Problem: Take the entries below and reproduce exactly the portion that begins at the line containing "CT, abdomen/pelvis. Axial" and ends at the line containing "Abdominal CT; Axial slice 71/105;", keeping both ends, dropping pictures, and adding nothing else.

Records for processing:

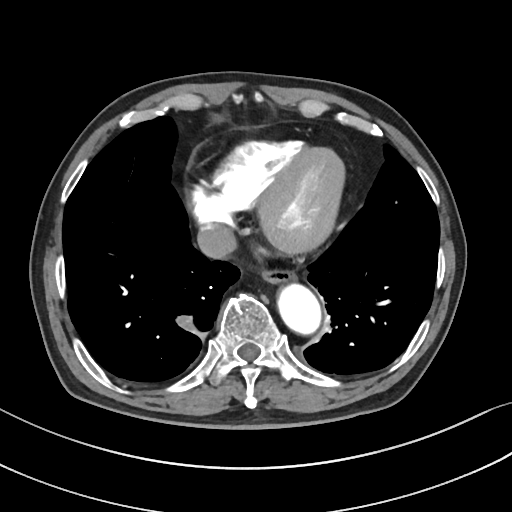
Lower-chest slice from an abdominal CT, just above the liver and spleen · Axial slice 203/306 · soft-tissue window
The heart and lungs are never labeled in this dataset, so they have no box on this slice.
{"organs":{"esophagus":[260,265,293,282],"aorta":[276,281,319,331],"inferior vena cava":[196,224,236,258]}}
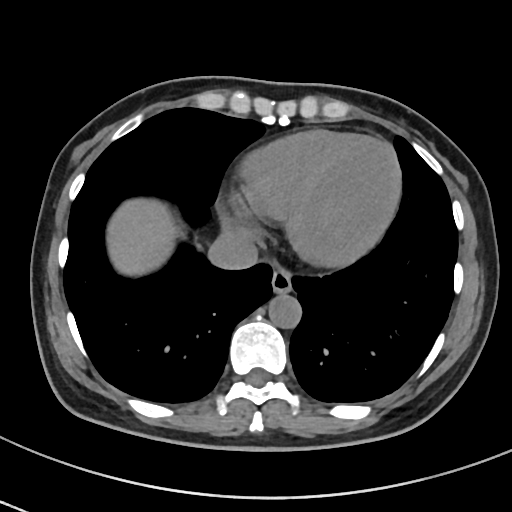 CT abdomen — axial view — W/L 400/40 HU — 512x512 px — acquired on SOMATOM Force
Boxes: x1:y1:x2:y2 in pixels.
esophagus: 270:269:292:295
liver: 108:201:174:275
aorta: 269:295:302:329
inferior vena cava: 209:230:258:268
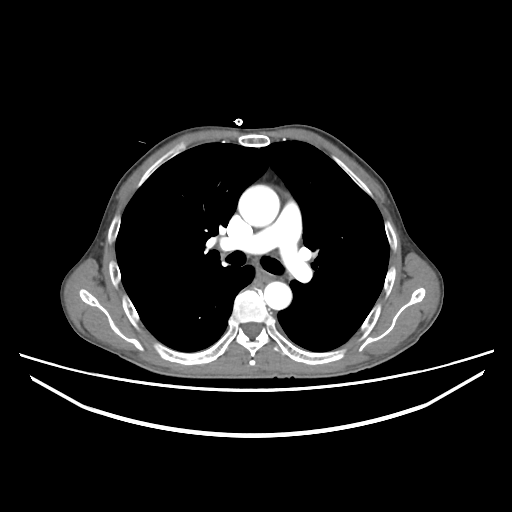
Abdominal CT reaching into the chest; this slice is in the chest · axial plane, index 94 · W/L 400/40 HU · Aquilion ONE scanner · 14 organs annotated in this scan (counted over the whole 3D scan, not this slice; an organ is boxed only where this slice passes through it)
At this level of the chest no structure but the esophagus and the aorta has a label in this dataset, and those two are boxed only where they are labeled.
<organs><organ name="aorta" x1="238" y1="185" x2="279" y2="226"/><organ name="aorta" x1="264" y1="281" x2="291" y2="309"/><organ name="esophagus" x1="256" y1="268" x2="274" y2="282"/></organs>
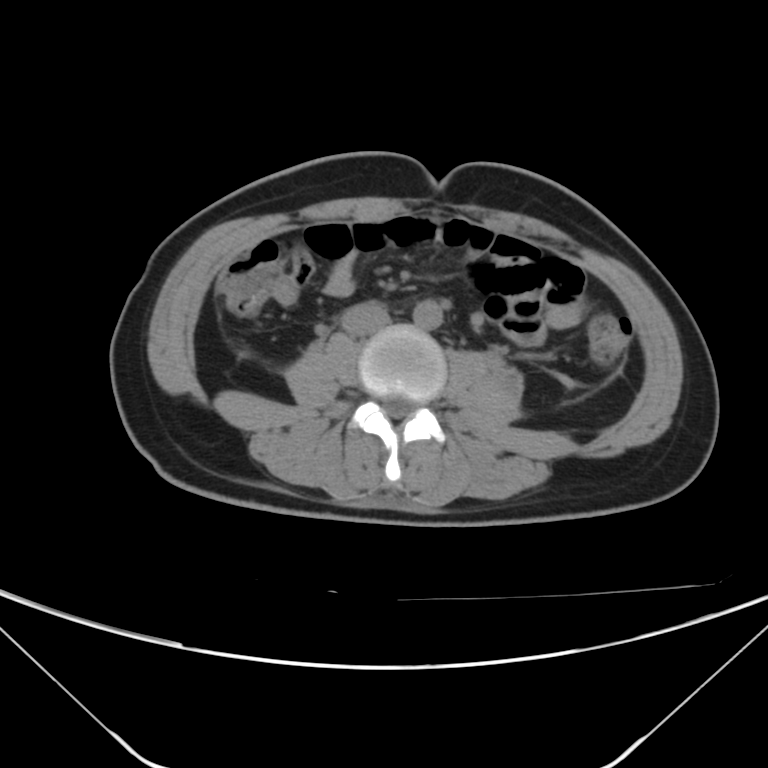 Abdominal CT · Axial slice 49/100 · soft-tissue window (W 400 / L 40)
Organ boxes in pixel coordinates; each row gives the top-left (x1, y1) and bottom-right (x2, y2) corners.
| organ | x1 | y1 | x2 | y2 |
|---|---|---|---|---|
| aorta | 413 | 299 | 443 | 329 |
| inferior vena cava | 342 | 301 | 390 | 336 |
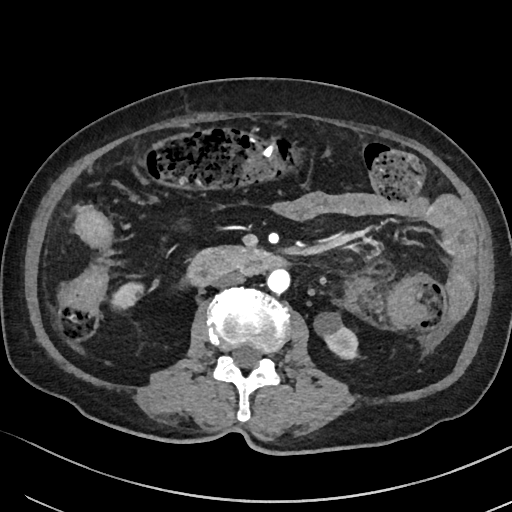 Abdominal CT; Axial slice 139/297; 512x512 px; scan has 15 labeled organs (counted over the whole 3D scan, not this slice; an organ is boxed only where this slice passes through it)
Boxes are (x1, y1, x2, y2) in pixels. Labeled organs on this slice: left kidney at (315, 312, 357, 358), inferior vena cava at (215, 272, 244, 287), duodenum at (186, 244, 284, 286), right kidney at (111, 282, 143, 310), aorta at (267, 269, 289, 293).
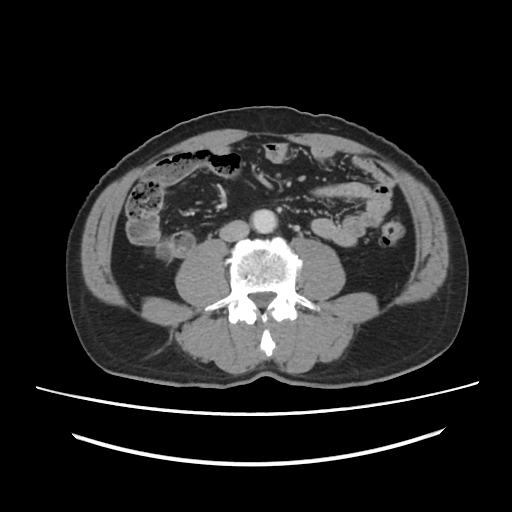
CT, abdomen/pelvis. Axial slice 46/124. 58-year-old male patient
One row per box, in pixels: columns x1 and y1 give the top-left corner, x2 and y2 the bottom-right.
| organ | x1 | y1 | x2 | y2 |
|---|---|---|---|---|
| aorta | 251 | 209 | 277 | 233 |
| inferior vena cava | 219 | 220 | 249 | 241 |
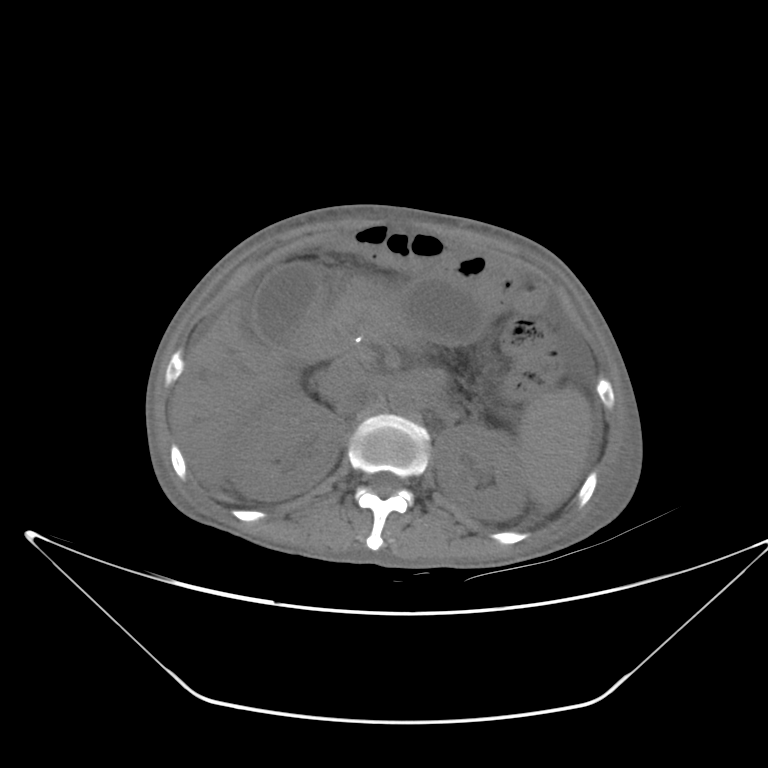 Abdominal CT; Axial slice 71/105; 768x768 px; 56-year-old female patient
<organs><organ name="duodenum" x1="289" y1="297" x2="334" y2="361"/><organ name="inferior vena cava" x1="326" y1="367" x2="375" y2="413"/><organ name="gall bladder" x1="253" y1="262" x2="324" y2="345"/><organ name="spleen" x1="518" y1="387" x2="592" y2="510"/><organ name="stomach" x1="403" y1="271" x2="489" y2="344"/><organ name="pancreas" x1="331" y1="282" x2="406" y2="344"/><organ name="liver" x1="169" y1="299" x2="293" y2="482"/><organ name="right kidney" x1="228" y1="394" x2="345" y2="500"/><organ name="aorta" x1="388" y1="383" x2="421" y2="414"/><organ name="left kidney" x1="434" y1="423" x2="528" y2="520"/></organs>
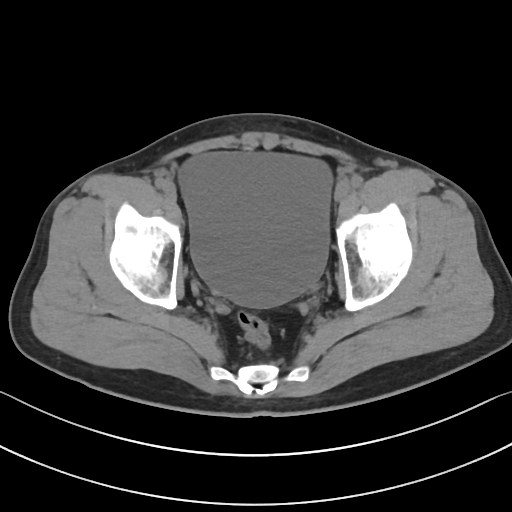 CT abdomen. Axial slice 19/87. W/L 400/40 HU. 512x512 px
Coordinates as <box>x1,y1,x2,y2</box> in pixels.
bladder: <box>177,152,332,308</box>

Your response:
CT, abdomen/pelvis. Axial slice 46/124. 58-year-old male patient
One row per box, in pixels: columns x1 and y1 give the top-left corner, x2 and y2 the bottom-right.
| organ | x1 | y1 | x2 | y2 |
|---|---|---|---|---|
| aorta | 251 | 209 | 277 | 233 |
| inferior vena cava | 219 | 220 | 249 | 241 |
 Abdominal CT; Axial slice 71/105; 768x768 px; 56-year-old female patient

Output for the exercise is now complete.